Research Article: The risk prediction model for acute urine retention after perineal prostate biopsy based on the LASSO approach and Boruta feature selection
Abstract:
One known side effect of transperineal (TP) prostate biopsies is acute urine retention (AUR). We aimed to create and evaluate a predictive model for the post-paracentesis risk of acquiring AUR.
This study included 599 patients undergoing prostate biopsies (April 2020-July 2023) at the Second Affiliated Hospital of Nantong University, selected based on abnormal digital rectal examination and/or PSA (prostate-specificantigen) > 4 ng/mL. Acute urinary retention (AUR) was defined as the inability to void within 72 hours post-biopsy, requiring catheterization. Patients were randomly divided into training (419 cases) and test (180 cases) sets. Univariate logistic analysis and feature selection Boruta and LASSO (Least absolute shrinkage and selection operator) identified predictors, followed by multivariate logistic regression to develop a predictive nomogram for AUR. Internal validation used the test set, with model performance assessed via the c-index, ROC (Receiver Operating Characteristic) curve, calibration plot, and decision curve analysis. The nomogram demonstrated strong discrimination, calibration, and clinical utility for AUR risk prediction.

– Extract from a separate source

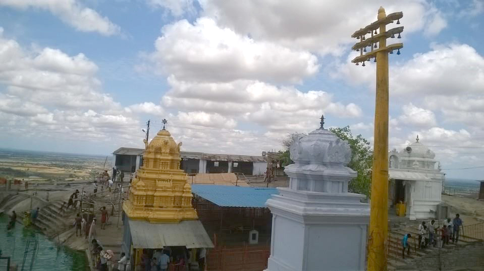 వేమలకొండ మత్స్యగిరి లక్ష్మీ నరసింహ స్వామివారి దేవాలయం
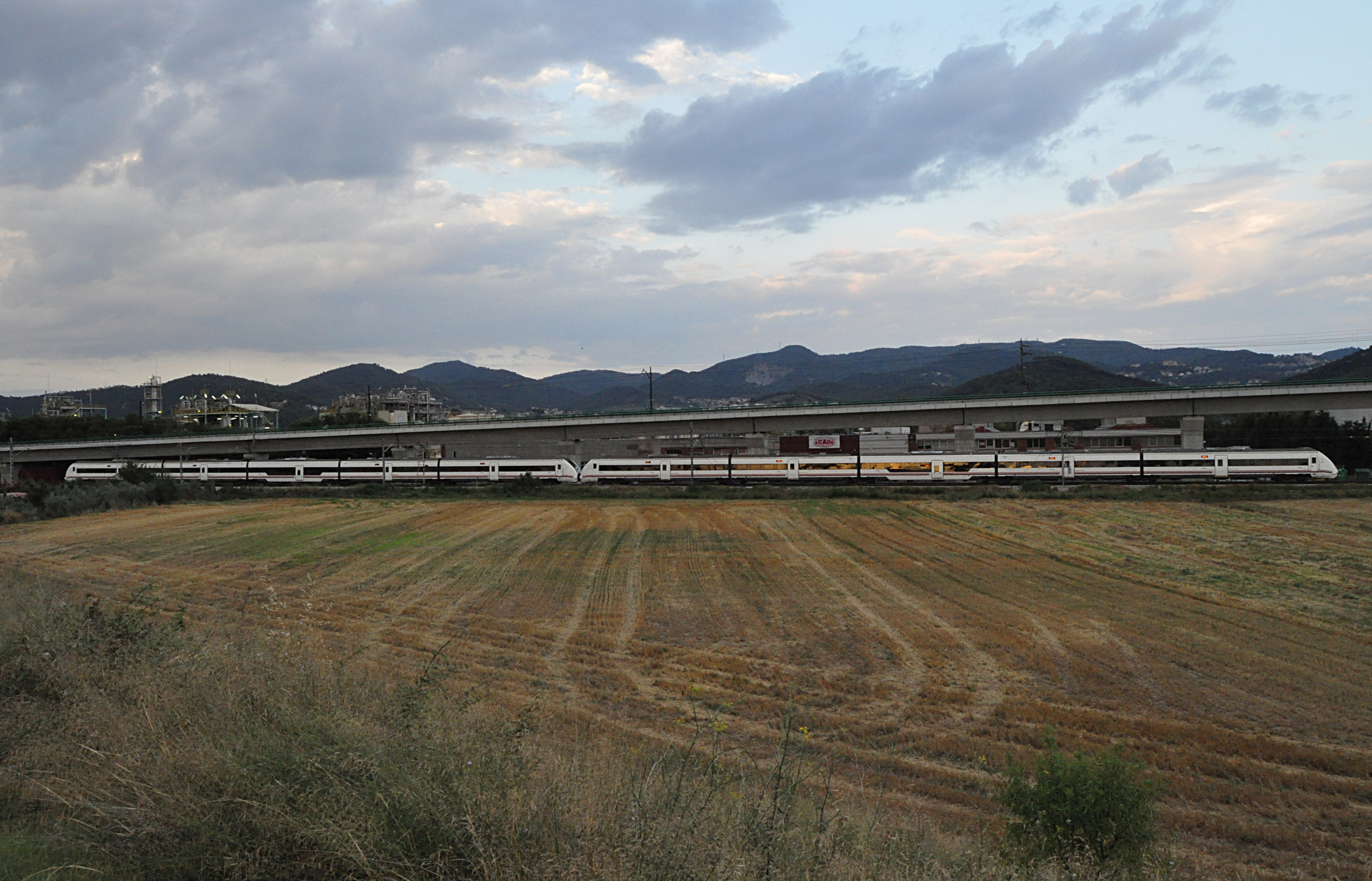 Un automotor eléctrico de la serie 449 de Renfe Operadora, a punto de pasar por la estación de Mollet - Sant Fost (Mollet del Vallès, Cataluña).

In 86 patients (14.3%), AUR happened. An examination of multivariate logistic regression revealed six distinct risk variables for AUR. Based on these independent risk factors, a nomogram was constructed. The training and validation groups’ c-indices showed the model’s high accuracy and stability. The calibration curve demonstrates that the corrective effect of the training and verification groups is perfect, and the area under the receiver operating characteristic curve indicates great identification capacity. DCA (Decision Curve Analysis) curves, or decision curve analysis, demonstrated the model’s significant net therapeutic effect.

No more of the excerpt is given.